Fwiw, Tornup, I think you need to take a very deep breath. Then another one

What you are experiencing is that your emotions and your choices are still being affected by the rollercoaster of HIS emotions. It’s easy to see that from over here in the cheap seats bc we are not emotionally involved in the same way you are. What I hope you can see is the difference in your own posts....and the differentiating factor of him saying some things and then a 4 hour phone call. Which I would humbly suggest had a lot of emotion and confusion, but practically speaking, achieved no constructive change in the situation at all.
Please don’t beat yourself up; it’s a normal part of the LBS experience. Most of us remember phone calls or conversations like that. I certainly do.

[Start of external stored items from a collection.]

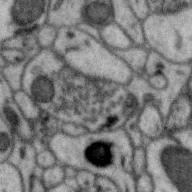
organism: Zebra finch
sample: Brain
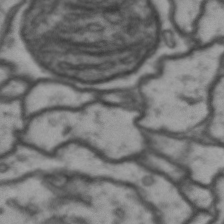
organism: Drosophila
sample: Brain
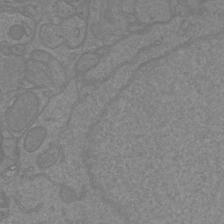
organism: Mouse
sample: Cortical neurons
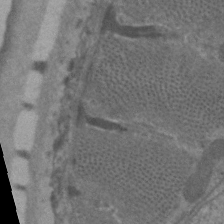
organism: C. elegans
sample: Pharynx
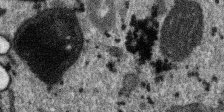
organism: Human
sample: Lung epithelial cells infected with SARS-CoV-2
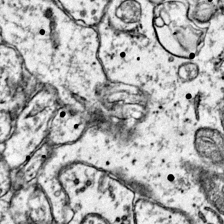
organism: Mouse
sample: Primary visual cortex
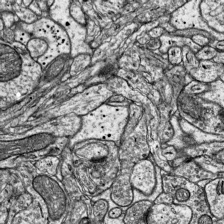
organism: Mouse
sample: Visual Cortex
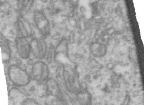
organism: Human
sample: Centriole in RPE cells
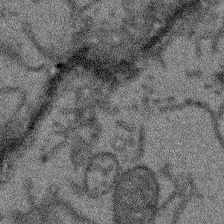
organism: Arabidopsis thaliana
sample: Root tip
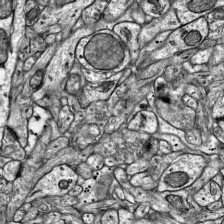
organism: Mouse
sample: Visual Cortex
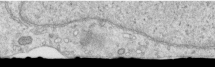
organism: Human
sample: Centriole in RPE cells
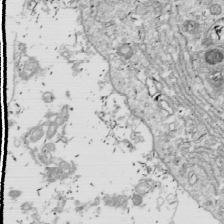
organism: Drosophila
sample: Cell division; meiosis; drosophila spermatocytes
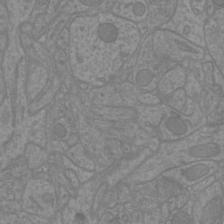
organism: Mouse
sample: Cortical neurons
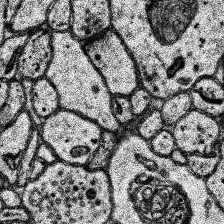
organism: Human
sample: Temporal Lobe
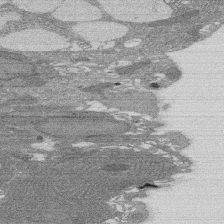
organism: Rat
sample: Salivary granule
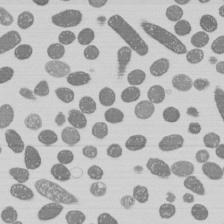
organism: E. coli
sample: Bacterial nucleoid
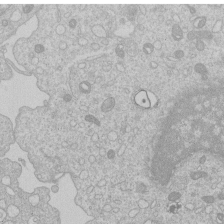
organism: Human
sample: Macrophage cells
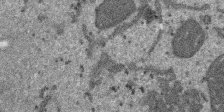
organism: Human
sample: Lung epithelial cells infected with SARS-CoV-2
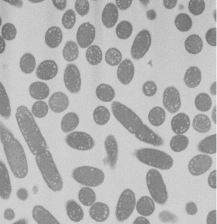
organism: E. coli
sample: Bacterial nucleoid
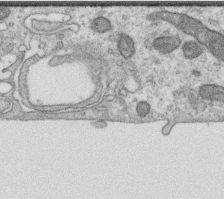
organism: Human
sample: Centriole in RPE cells
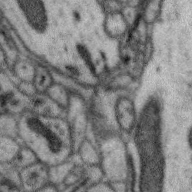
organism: Zebra finch
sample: Brain
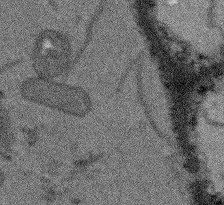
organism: Arabidopsis thaliana
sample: Root tip
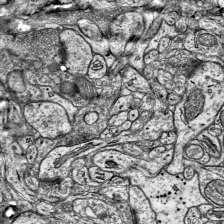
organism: Mouse
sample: Visual Cortex
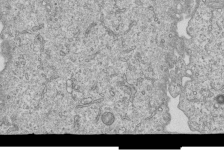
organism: Human
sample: MDA-MB-231 cells
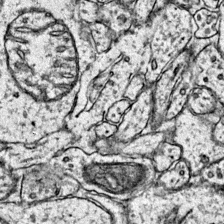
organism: Mouse
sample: Primary visual cortex
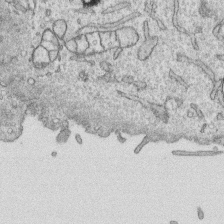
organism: Human
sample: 1205lu cells
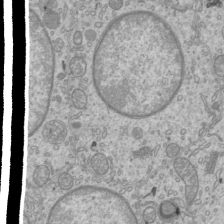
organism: Mouse
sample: Cilia; mouse epididymis
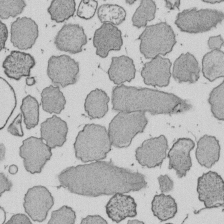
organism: E. coli
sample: Bacterial nucleoid
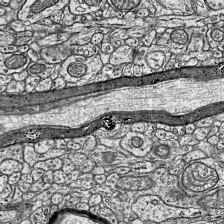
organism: Mouse
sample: Visual Cortex
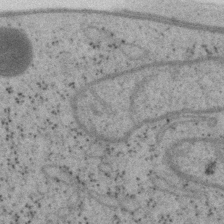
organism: Human
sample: HeLa cells
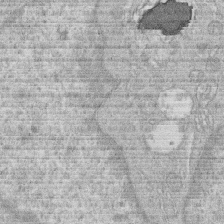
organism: Human
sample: Macrophage cells
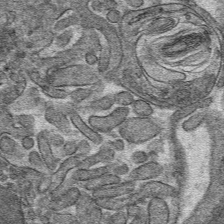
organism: Mouse
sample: Mouse hepatocytes
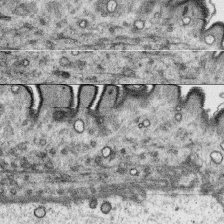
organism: Platynereis dumerilii
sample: Parapodia
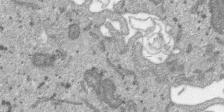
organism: Human
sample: Lung epithelial cells infected with SARS-CoV-2
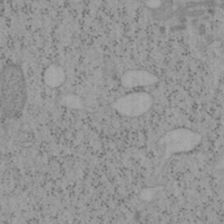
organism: Mouse
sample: OT-I killer T cells with ID8 ovarian cancer cells
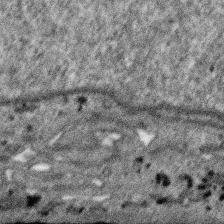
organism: Human
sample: Lung epithelial cells infected with SARS-CoV-2
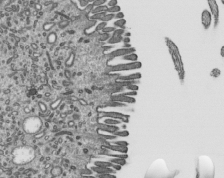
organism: Mouse
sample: Mouse epididymis efferent ductule cilia
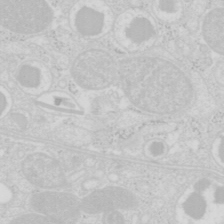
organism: Mouse
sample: Pancreas
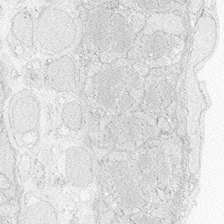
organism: Zebrafish
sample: Whole-Brain
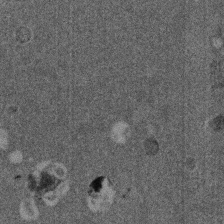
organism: Mouse
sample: Dividing mouse embryo 1 cell stage
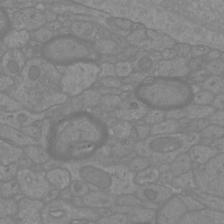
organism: Mouse
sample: Cortical neurons
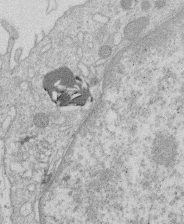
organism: Human
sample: Macrophage cells
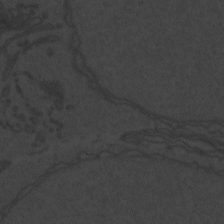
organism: Zebrafish
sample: Macrophage infected with Toxoplasma gondii
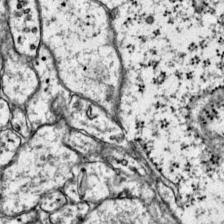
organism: Mouse
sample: Primary visual cortex
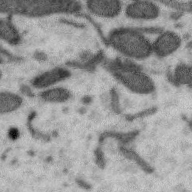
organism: Zebra finch
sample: Brain
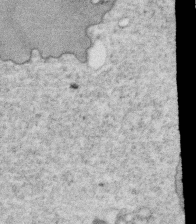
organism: C. elegans
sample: C. elegans oocyte; sperm cells
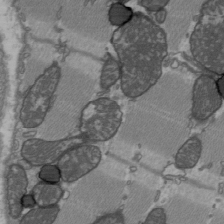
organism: C57BL Mouse
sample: Heart
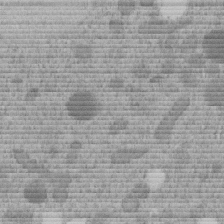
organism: C. elegans
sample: C. elegans embryo early stage
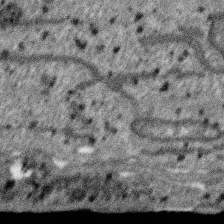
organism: Human
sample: Lung epithelial cells infected with SARS-CoV-2
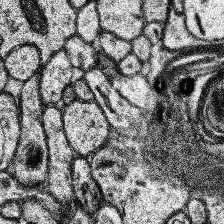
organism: Human
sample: Temporal Lobe
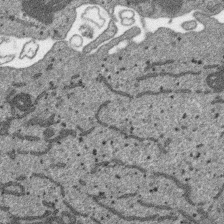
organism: Human
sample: Lung epithelial cells infected with SARS-CoV-2
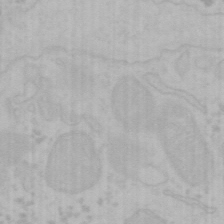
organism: Mouse
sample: Choroid plexus
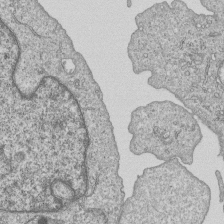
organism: Human
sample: MDA-MB-231 cells
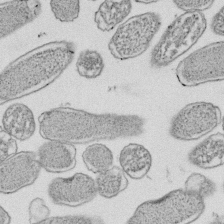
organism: E. coli
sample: Bacterial nucleoid
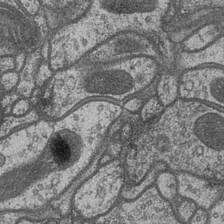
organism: Drosophila
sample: Optic medulla
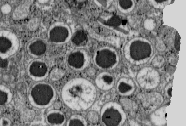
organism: C57BL Mouse
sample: Pancreatic islet
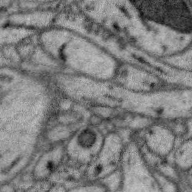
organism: Zebra finch
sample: Brain
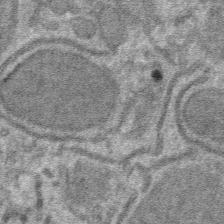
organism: Mouse
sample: Mouse hepatocytes
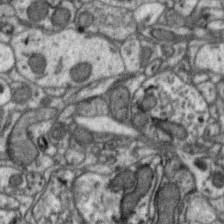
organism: Zebra finch
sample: Brain
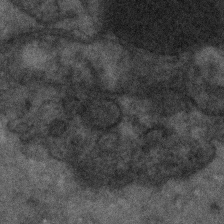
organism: Human
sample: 1205lu cells
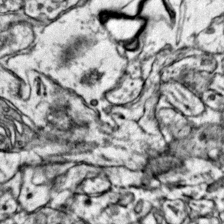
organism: Mouse
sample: Primary visual cortex
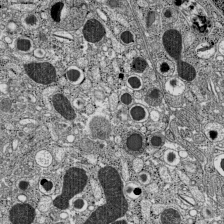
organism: C57BL Mouse
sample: Pancreatic islet
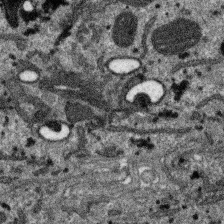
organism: Human
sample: Lung epithelial cells infected with SARS-CoV-2
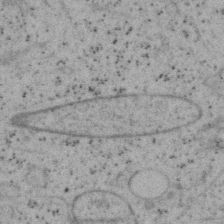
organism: Human
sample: HeLa cells
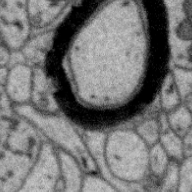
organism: Zebra finch
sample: Brain
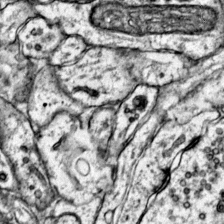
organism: Mouse
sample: Primary visual cortex
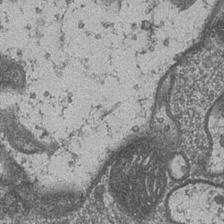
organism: Drosophila
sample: Optic medulla
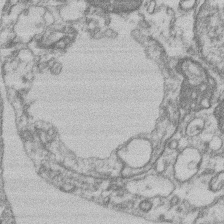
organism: Mouse
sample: T cell stromal cell synapse
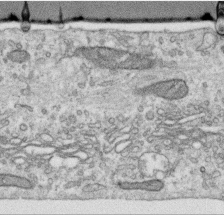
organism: Human
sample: Centriole in RPE cells
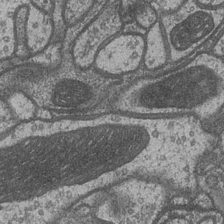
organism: Drosophila
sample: Optic medulla
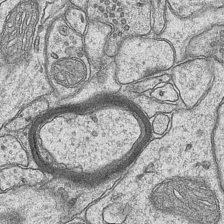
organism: Mouse
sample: CA1 Hippocampus
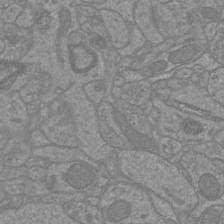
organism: Mouse
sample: Cortical neurons
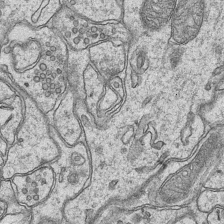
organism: Mouse
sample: CA1 Hippocampus
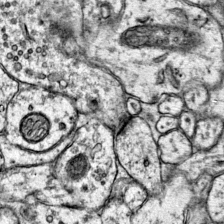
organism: Mouse
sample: Primary visual cortex
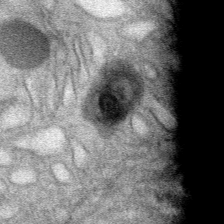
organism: Mouse
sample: Mouse Salivary gland
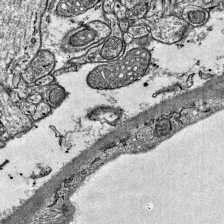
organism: Mouse
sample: Visual Cortex
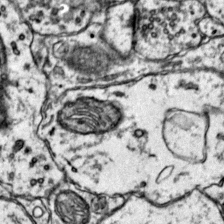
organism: Mouse
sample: Primary visual cortex
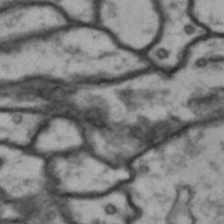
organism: Drosophila
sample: Brain
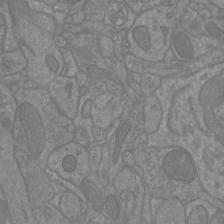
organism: Mouse
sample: Cortical neurons
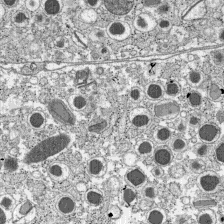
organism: C57BL Mouse
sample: Pancreatic islet
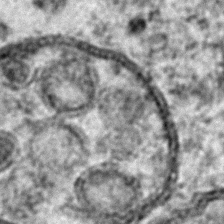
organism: C. elegans
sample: C. elegans embryo
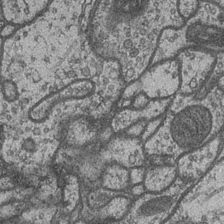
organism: Drosophila
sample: Optic medulla
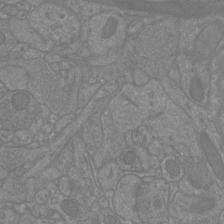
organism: Mouse
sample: Cortical neurons
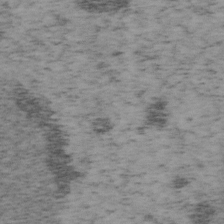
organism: Mouse
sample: OT-I killer T cells with ID8 ovarian cancer cells
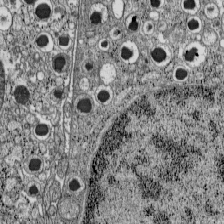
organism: C57BL Mouse
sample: Pancreatic islet
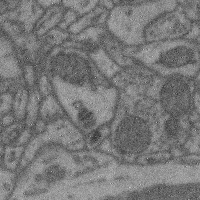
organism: Mouse
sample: Cerebral cortex
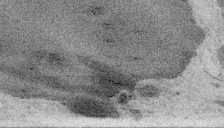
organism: Embia sp.
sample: Silk gland
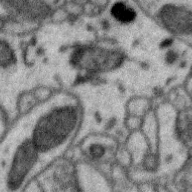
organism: Zebra finch
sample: Brain
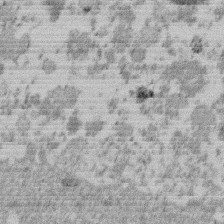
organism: Mouse
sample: Dividing mouse embryo 1 cell stage
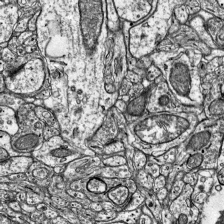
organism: Mouse
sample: Visual Cortex
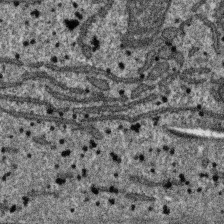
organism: Human
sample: Lung epithelial cells infected with SARS-CoV-2
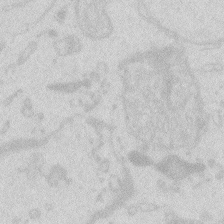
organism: Zebrafish
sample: Macrophage
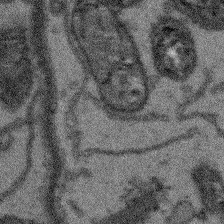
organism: Arabidopsis thaliana
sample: Root tip
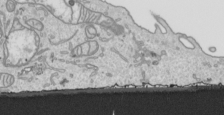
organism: Human
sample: Mitochondria in HCT116 cells
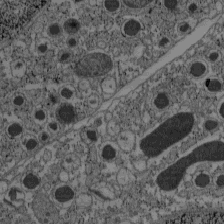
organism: C57BL Mouse
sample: Pancreatic islet
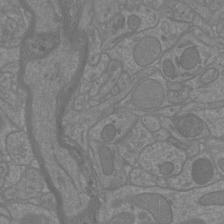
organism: Mouse
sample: Cortical neurons
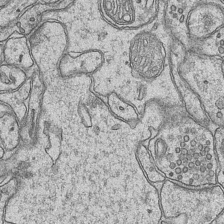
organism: Mouse
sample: CA1 Hippocampus
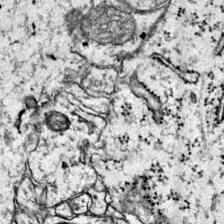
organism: Mouse
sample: Primary visual cortex
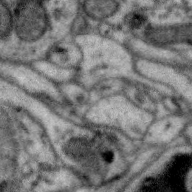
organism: Zebra finch
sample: Brain
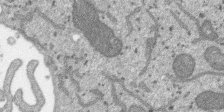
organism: Human
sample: Lung epithelial cells infected with SARS-CoV-2
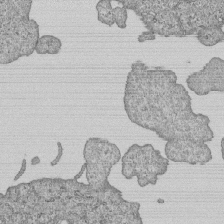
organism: Human
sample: MDA-MB-231 cells
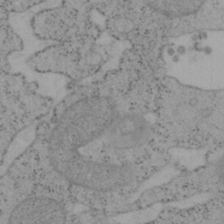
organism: Mouse
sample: OT-I killer T cells with ID8 ovarian cancer cells
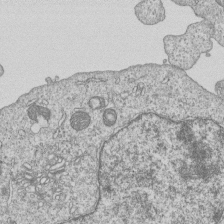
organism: Human
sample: MDA-MB-231 cells
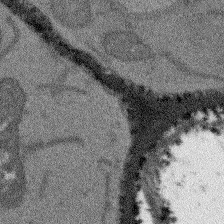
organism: Arabidopsis thaliana
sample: Root tip
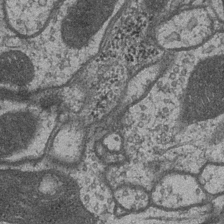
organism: Drosophila
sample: Optic medulla
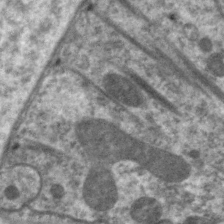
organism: C. elegans
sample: Pharynx
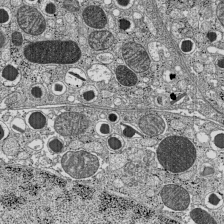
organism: C57BL Mouse
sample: Pancreatic islet
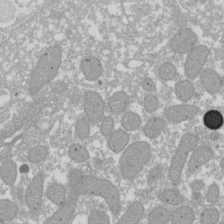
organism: Xenopus
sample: Cilia; centrioles in frog embryo cells
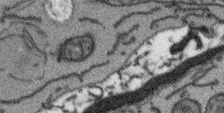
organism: Arabidopsis thaliana
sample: Root tip
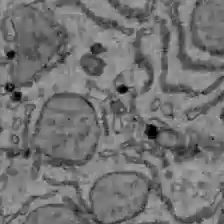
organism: C57BL Mouse
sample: Liver
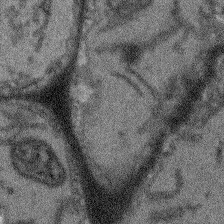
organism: Arabidopsis thaliana
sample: Root tip
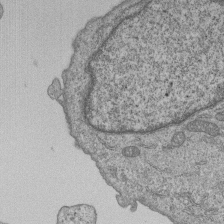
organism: Human
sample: MDA-MB-231 cells
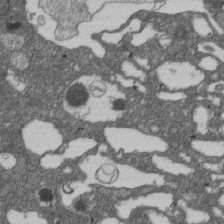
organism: Drosophila
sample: Nephrocyte
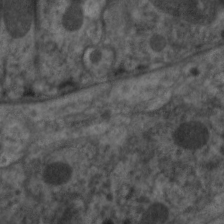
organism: C. elegans
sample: Pharynx
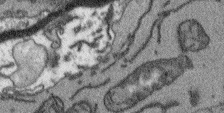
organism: Arabidopsis thaliana
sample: Root tip
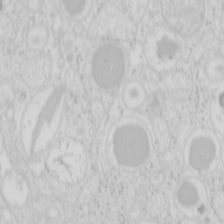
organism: Mouse
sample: Pancreas
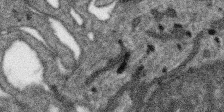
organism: Human
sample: Lung epithelial cells infected with SARS-CoV-2
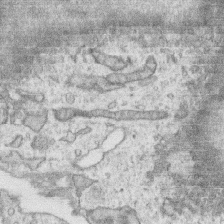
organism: Human
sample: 1205lu cells
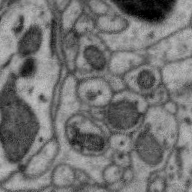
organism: Zebra finch
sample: Brain
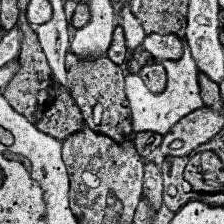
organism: Human
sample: Temporal Lobe
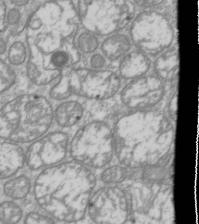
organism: Drosophila
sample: Cell division; meiosis; drosophila spermatocytes
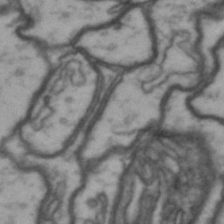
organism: Drosophila
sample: Brain
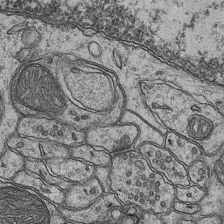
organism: Mouse
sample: CA1 Hippocampus
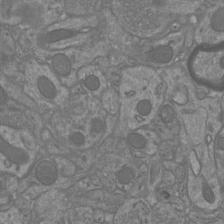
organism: Mouse
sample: Cortical neurons
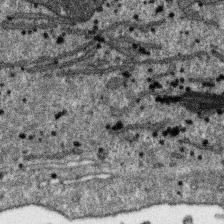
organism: Human
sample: Lung epithelial cells infected with SARS-CoV-2
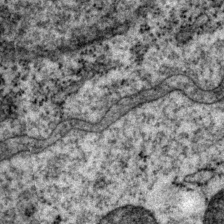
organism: P. pacificus
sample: Pharynx
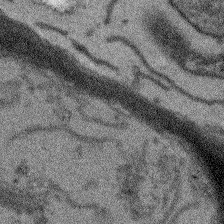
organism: Arabidopsis thaliana
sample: Root tip
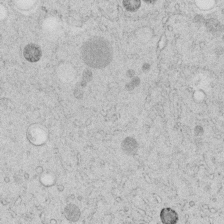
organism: C. elegans
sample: C. elegans embryo early stage
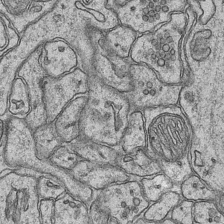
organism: Mouse
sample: CA1 Hippocampus
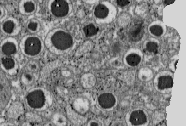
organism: C57BL Mouse
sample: Pancreatic islet
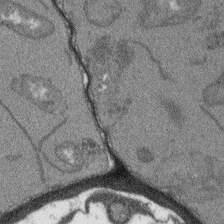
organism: Arabidopsis thaliana
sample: Root tip
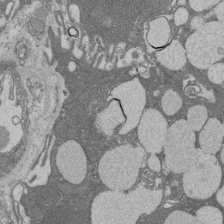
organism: Rat
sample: Salivary granule
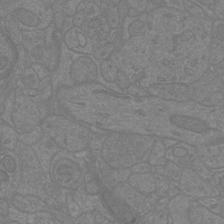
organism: Mouse
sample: Cortical neurons
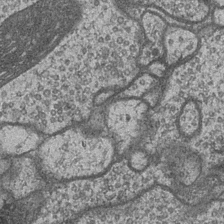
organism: Drosophila
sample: Optic medulla
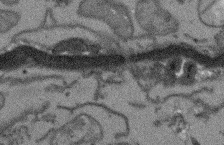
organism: Arabidopsis thaliana
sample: Root tip
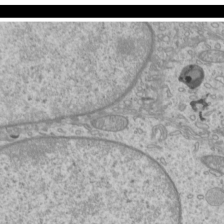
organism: Mouse
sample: Cilia; mouse epididymis
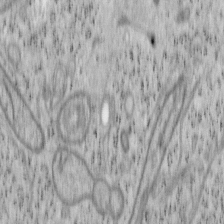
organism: Human
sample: HeLa cells
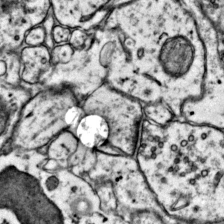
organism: Mouse
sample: Primary visual cortex
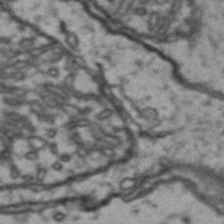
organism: Drosophila
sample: Brain
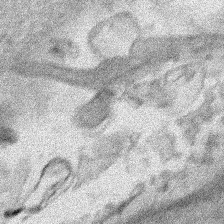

We often say here that MLC trumps divorce (at least for the MLCer) and you are living proof of that bc your divorce was so quick. It just means that, divorced or not, you are still dealing with a fractured irrational and disordered person in crisis when you interact with him. And this is likely to be so for years, not months. I suspect that part of your brain has accepted that he is in MLC probably
and part of your brain is still expecting him to think and behave a bit more like the person you knew and be open to logic for example. You will need to decide for yourself what you see in front of you. And if it is MLC, it could continue this way for a very long time. And nothing you do will make any significant difference to his rollercoaster at all bc it isn’t about you or your marriage. Those are just collateral damage. Sorry.
My answer to your question? I would encourage you to release yourself from any artificial deadline. Bc tbh it is illusory. A creation of his rollercoaster and your emotional reaction creating your own rollercoaster. You don’t actually have to do or decide anything at all, Tornup. You can do nothing or simply accept, and say, that you don’t know the answer. Bc in reality nothing has really changed so you don’t need to decide on big doors right now, only how much of the dysfunction you are prepared to let in through your windows. And why. And you have nothing to work with really bc you are still dealing with a crisis rollercoaster, so it could all change in a heartbeat as others here have experienced. Which is why we say to believe nothing that they say and only half of what they do....at most lol.
Factually speaking, you are now divorced. So you might want to consider what you think are sane and sensible boundaries as an xw rather than a wife? The current information available to you is that a) your xh is in a bit of a pickle and feeling rather sorry for himself, b) that he is saying ILY type phrases while c) confirming his intention of continuing to choose to be in a relationship with someone else instead of you. For whatever reason, and for however long....these things are the current observable facts. Does that look like how someone who loves you and is capable of a healthy relationship with you behaves? What seems like a sane and sensible response, which prioritises your wellbeing and your life, to those current facts?
Hope our view from the cheap seats helps.

PS take another big breath

trust me, the sky is not falling in, nothing huge has changed and you are likely to face numerous versions of this kind of situation again with your xh bc so far he is behaving like a pretty classic clinger. Which is, sorry to say, likely less about love for you and more about some need he felt at the time....you might find it helpful to muse calmly on what your gut tells you he was trying to get from you in that four hour conversation as if you were looking at it from your own high up cheap seats. And if you want to provide it. Or not.
And of course, you are not over the shock, dear girl. Or the pain. Or the feeling of helplessness at watching someone you love take a sledgehammer to their life and yours. Or a feeling of concern or fear or responsibility. All perfectly normal feelings a few months out from a very long marriage with an imploding spouse. Even now, I remember those feelings and they are truly awful to wrestle with.
But that is why we are encouraging you to take a breath, accept all those emotions as completely normal....bc you ARE normal, not an MLCer

......AND understand that feelings are NOT facts. Bc that is the difference between reacting and responding. And we all tend to make wiser choices when we can create a bit of a breathing space to be able to do the latter. More frontal cortex, less hind brain

I was a jolly slow learner lol, so it took me about two years to notice my own red flags.....if I interacted with my then h and came away from it feeling more confused, feeling more helpless or more anxious? I’d just had an MLC conversation. And they never produced anything useful at all

and the cost to me was quite high for so little return

What are your own red flags telling you?